Bell and White, the men behind the Renault R25, explain their creation 01 Feb 2005
Renaults chassis and engine technical directors, Bob Bell and Rob White, explain the philosophy and development of the new Renault R25 and its RS25 engine.
Q: The new R25 is an impressive machine. Tell us a little about it?
Bob Bell: The philosophy behind the car is very much one of evolution, and we hope the R25 will be a package capable of fighting for race wins. Last year, the mechanical architecture of the car was compromised by the late change of engine angle; the new RS25 engine has a lower centre of gravity, and a much stiffer installation than we were able to achieve in 2004. Our focus has been on optimising each detail to improve stiffness, reduce weight and package the components very tightly to give our aerodynamicists as much freedom as possible.
Q: How did the regulation changes impact the design process?
BB: We allocated wind tunnel resources as soon as the regulation changes were announced last July. That decision was a risk, and it cost us performance at the end of last season, but it was undoubtedly the right one. We have made a big step forward from our initial downforce loss of approximately 25%.
Q: What are the major innovations on the R25?
BB: We have an all-new electronic system integrating the engine and chassis controllers, named Step 11. It is physically lighter, representing a quarter of the total weight saving in the new car, and brings us a concrete advantage in terms of the scope of our development: we now possess four times' greater processing power, and ten times' more data acquisition capacity, all of which will contribute to improvements in our control systems. The other new feature of the car is the 'v keel' front suspension.
Q: Why did you choose this solution for the front suspension?
BB: In recent years, we have seen two schools of thought evolve in front suspension design: the traditional single keel, with a single front lower wishbone, and the twin keel, which brings a measurable aerodynamic gain but can also have a structural penalty outweighing the benefit.

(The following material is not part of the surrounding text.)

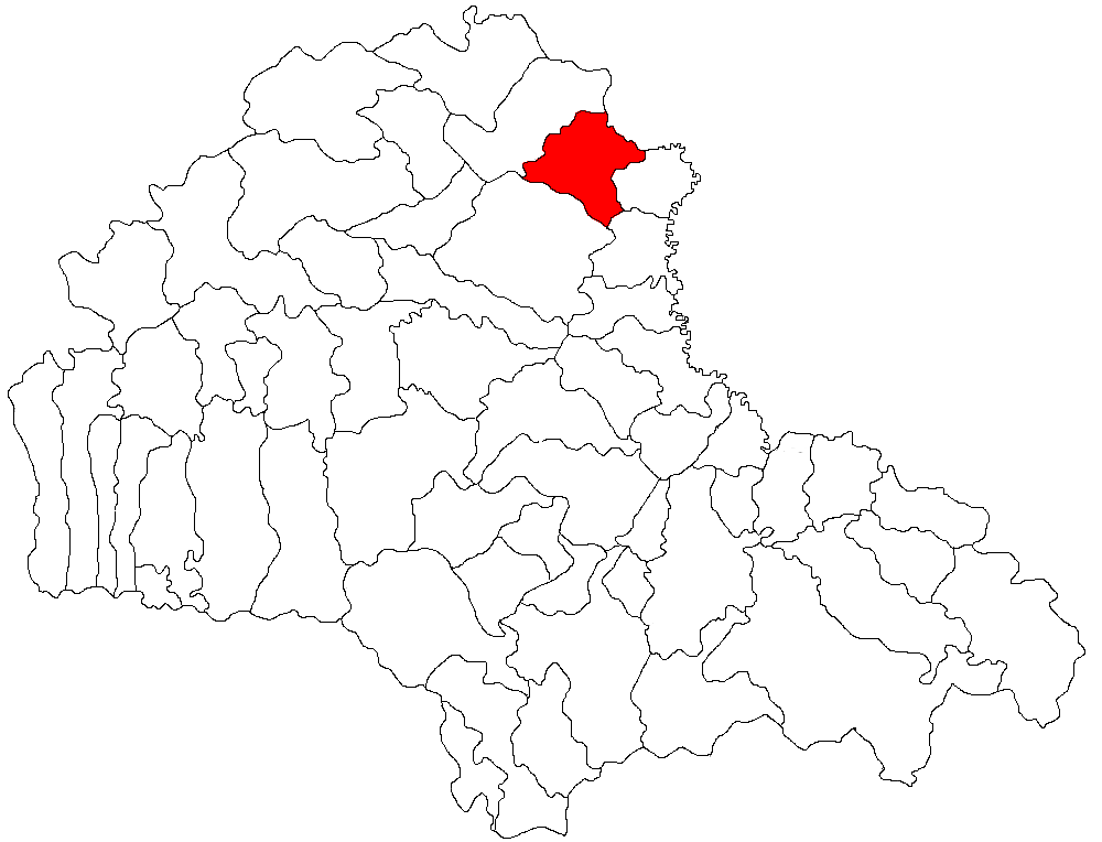 Categorie:Hărţi ale judeţului Braşov
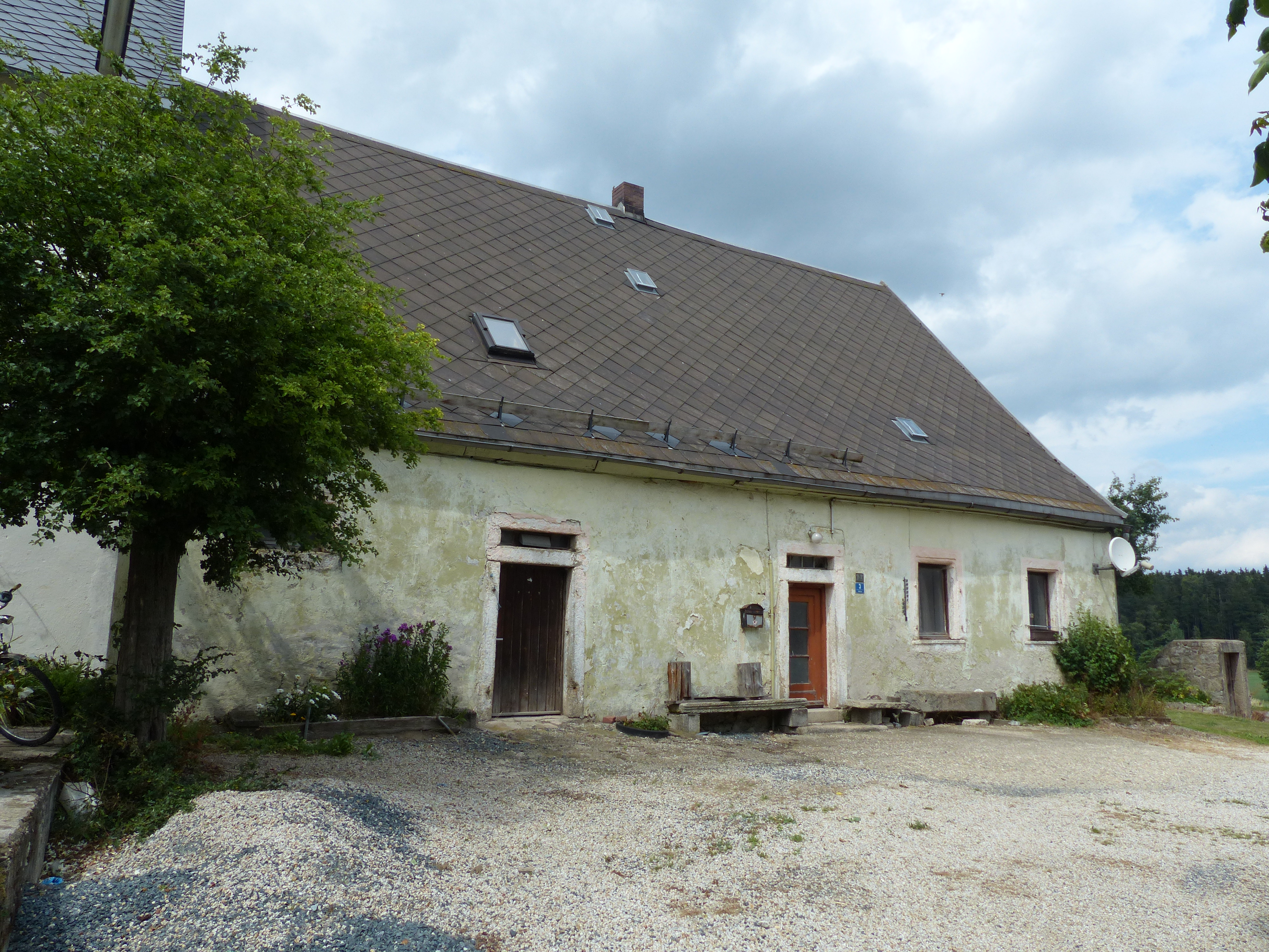 Bauwerke der Stadt Weißenstadt

We believe the v-keel is a very elegant solution to this dilemma, as it combines the virtues of both systems: we have obtained an aerodynamic advantage for minimal structural penalty, while maintaining our preferred mechanical configuration for the front suspension.
Q: Overall, what are your expectations for the car?
BB: The R25 is certainly the best-integrated car the team has produced so far. We have worked very closely with Viry to optimise the engine installation, and the aerodynamic improvements from our initial starting point are beyond what we would normally expect under stable regulations. I am confident that the numerous gains we have made will translate into a concrete step forward in competitiveness on track.
Q: You have said the RS25 is an evolutionary step: what is the crossover from last year's engine?
RW: The RS25 is a clean sheet design, and shares no major components with RS24: 98% of the parts are new. The engine maintains the 72° architecture of its predecessor, but we have included the lessons learned from RS24, and further refined the engine-chassis integration. The engine's centre of gravity is significantly lower, recovering nearly 70% of the difference relative to the previous generation of wide-angle engines. Equally, despite the doubling of life for this season, the engine has not gained in weight.
Q: The engine will be running a brand new electronic system: what benefits does this bring?
RW: We will use the Step 11 system in 2005, a combined chassis and engine controller developed with Magneti Marelli. This major programme has run in parallel with the car and engine design, and marks a further step in the integration of the two. Conceptually, the target has been to simplify the electrical and electronic installations while providing a more powerful platform for the development of engine and chassis control systems.
Q: What has been the impact of the technical regulations on performance development?
RW: We are pleased with the performance of RS25 at this stage of its development. The engine must drive cleanly through a huge rev range in modern F1, and we will therefore develop the engine's torque curve and power delivery according to the same philosophy of total vehicle performance as its predecessors. In terms of specifics, the RS25 has hit or exceeded all of its performance objectives thus far.
Q: What was the impact of the regulation changes on the engine's development?
RW: The changes arrived too late to affect the overall philosophy of the engine but in order to respond to them, we had to review every component and system, and conduct detailed risk analysis on the impact of extending engine life. Parts must now last four times longer than two years ago, and to ensure we can meet the challenge of the regulations, we must respect extremely strict quality requirements.
Q: Finally, will the new regulations bring about cost savings?
RW: The direct engine costs of running the car will be lower in 2005: the number of engines built will be substantially less and although each one is more expensive, there is a net saving. Change obviously has cost implications in terms of development, and these costs will offset the savings for the manufacturers. However, it is reasonable to expect that small teams buying engines will see real economies thanks to the regulations.